(Dataset entries)
□ □ □ □
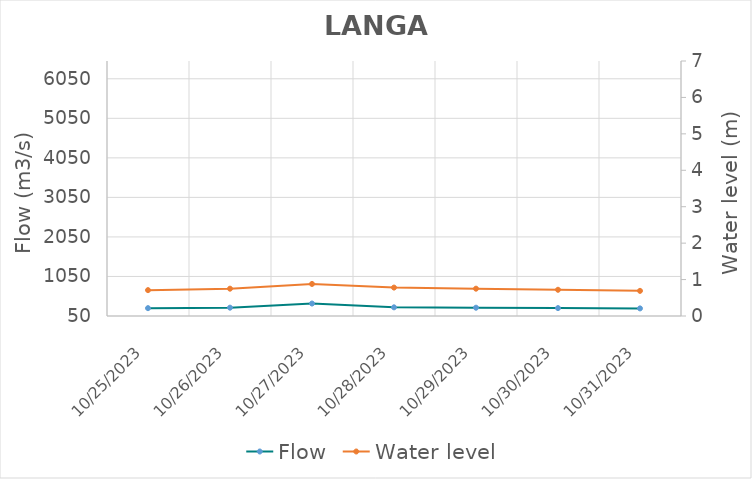
| Category | Flow |
|---|---|
| 7/20/23 | 1855 |
| 7/19/23 | 1830.83 |
| 7/18/23 | 1820 |
| 7/17/23 | 1816.5 |
| 7/16/23 | 1817.78 |
| 7/15/23 | 1815.82 |
| 7/14/23 | 1878.88 |
□ □ □ □
■ Exercise directions ■
Each line above, from the one that contains "7/19/23 | 1830.83 |" to the last line of the records, should be repeated exactly. Leave out all others.

■ Result ■
| 7/19/23 | 1830.83 |
| 7/18/23 | 1820 |
| 7/17/23 | 1816.5 |
| 7/16/23 | 1817.78 |
| 7/15/23 | 1815.82 |
| 7/14/23 | 1878.88 |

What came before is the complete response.